FIG. 5 is a side view of the driven side rotating shaft, and FIG. 5 is a schematic side view of the entire device. FIG. 6 is a schematic plan view of a conventional device,
FIG. 7 is a schematic side view of a conventional device. In the figure, 1 is a drive side sprocket device, 2 is a driven side sprocket device, 3 and 4 are drive side bases, 7 is a drive side rotating shaft, 8 is a drive side sprocket group, 9 is a key (drive side engaging part), Reference numerals 30 and 31 denote driven side bases, 34 denotes a driven side rotation shaft, 35 denotes a driven side sprocket group, and 53 denotes a key (driven side engaging portion).

Claims (1)

[Scope of utility model registration request] 1. A drive-side base, a drive-side rotary shaft rotatably held by the drive-side base and rotated by a drive source, and at least three drive-side sprockets along the axial direction of the drive-side rotary shaft. A drive side sprocket device including a drive side sprocket group formed to be arranged in series, and a drive side engaging portion that engages with each drive sprocket and the drive side rotation shaft to integrally rotate, A side base portion, a driven side rotation shaft rotatably held by the driven side base portion, and the same number of driven side sprockets as the driving side sprockets are arranged in series along the axial direction of the driven side rotation shaft. A driven side sprocket device having a driven side sprocket group formed, and an endless chain of the same number as the driving side sprocket, A chain group formed by bridging each of the drive side sprockets of the drive side sprocket device and the driven side sprockets corresponding to the drive side sprockets, and the driven side sprockets of the driven side sprocket device.
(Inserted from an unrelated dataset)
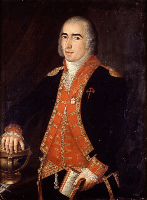 Retrato del marino español Francisco Alsedo y Bustamante (1758-1805), que alcanzó el grado de capitán de navío de la Real Armada Española y murió en octubre de 1805 en la batalla de Trafalgar. El retratado aparece de pie y de medio cuerpo y con su mano derecha apoyada sobre un globo terráqueo. Con la mano izquierda sostiene un libro de Euclides, viste uniforme pequeño de teniente de navío y luce la venera y la cruz de caballero de la Orden de Santiago.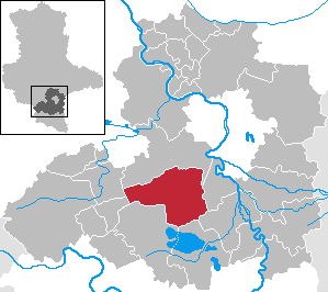 Bad Lauchstädt in Saxony-Anhalt - Saalekreis

In the group, one driven sprocket, which is arranged at a position excluding both ends in the axial direction of the driven rotation shaft, is engaged with the driven rotation shaft by a driven engagement portion to rotate the driven rotation. Power is transmitted when the driven-side rotating shaft rotates integrally with the shaft. The power is transmitted to the chain (45), the driven-side sprocket (38), the driven-side engaging portion (53), and the driven-side rotating shaft ( 34), and the remaining driven side sprocket of the driven side sprocket group can idle with respect to the driven side rotating shaft. Hot working products carrying chain conveyor device which is a Do configuration.